I reach the same betas that in STATA, but the hypothesis test, the t value,
and the std. error is different.
I think that the solution can't be so far from this...
On Fri, Nov 23, 2012 at 9:49 PM, Anthony Damico <ajdamico at gmail.com> wrote:
from your stata output, it looks like you need to use the survey package
in R
for step-by-step instructions about how to do this (and comparisons to
stata), see
http://journal.r-project.org/archive/2009-2/RJournal_2009-2_Damico.pdf
once you're ready to run the regression, use svyglm() instead of glm() and
drop the weights argument (since it will already be part of the survey
design) :)
On Fri, Nov 23, 2012 at 3:13 PM, Pablo Menese <pmenese at gmail.com> wrote:
Until a weeks ago I used stata for everything.
Now I'm learning R and trying to move. But, in this stage I'm testing R
trying to do the same things than I used to do in stata whit the same
outputs.
I have a problem with the logit, applying weights.
in stata I have this output
. svy: logit bach job2 mujer i.egp4 programa delay mdeo i.str evprivate
(running logit on estimation sample)
Survey: Logistic regression
Number of strata = 1 Number of obs =
248
Number of PSUs = 248 Population size =
5290.1639
Design df = 247
F( 11, 237) = 4.39
Prob > F = 0.0000
Linearized
bach Coef. Std. Err. t P>t [95% Conf. Interval]

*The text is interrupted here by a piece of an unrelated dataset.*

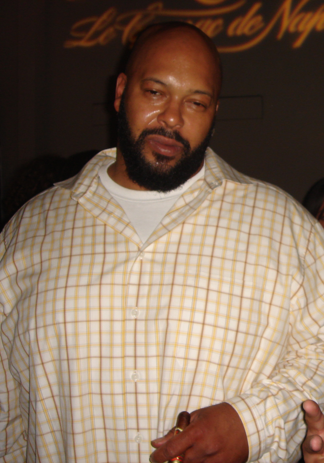 Nick Leisure & Suge Knight

job2 -.4437446 .4385934 -1.01 0.313 -1.307605 .4201154
mujer 1.070595 .4169919 2.57 0.011 .2492812 1.891908
egp4
2 -.4839342 .539808 -0.90 0.371 -1.547148 .5792796
3 -1.288947 .5347344 -2.41 0.017 -2.342168 -.2357263
4 -.8569793 .5106425 -1.68 0.095 -1.862748 .1487898
programa .9694352 .5677642 1.71 0.089 -.1488415 2.087712
delay -1.552582 .5714967 -2.72 0.007 -2.678211 -.426954
mdeo -.7938904 .3727571 -2.13 0.034 -1.528078 -.0597025
str
2 -1.122691 .5731879 -1.96 0.051 -2.25165 .0062682
3 -2.056682 .6350485 -3.24 0.001 -3.307483 -.8058812
evprivate -1.962431 .5674143 -3.46 0.001 -3.080018 -.8448431
_cons 2.308699 .7274924 3.17 0.002 .8758187 3.741578
the best that i get in R was:
glm(formula = bach ~ job2 + mujer + egp4 + programa + delay +
mdeo + str + evprivate, family = quasibinomial(link = "logit"),
weights = wst7)
Deviance Residuals:
Min 1Q Median 3Q Max
-12.5951 -3.9034 -0.9412 3.8268 11.2750
Coefficients:
Estimate Std. Error t value Pr(>|t|)
(Intercept) 2.3087 0.7173 3.218 0.00147 **
job2 -0.4437 0.4355 -1.019 0.30926
mujer 1.0706 0.3558 3.009 0.00290 **
egp4intermediate (iii, iv) -0.4839 0.4946 -0.978 0.32890
egp4skilled manual workers -1.2889 0.5268 -2.447 0.01514 *
egp4working class -0.8570 0.4625 -1.853 0.06514 .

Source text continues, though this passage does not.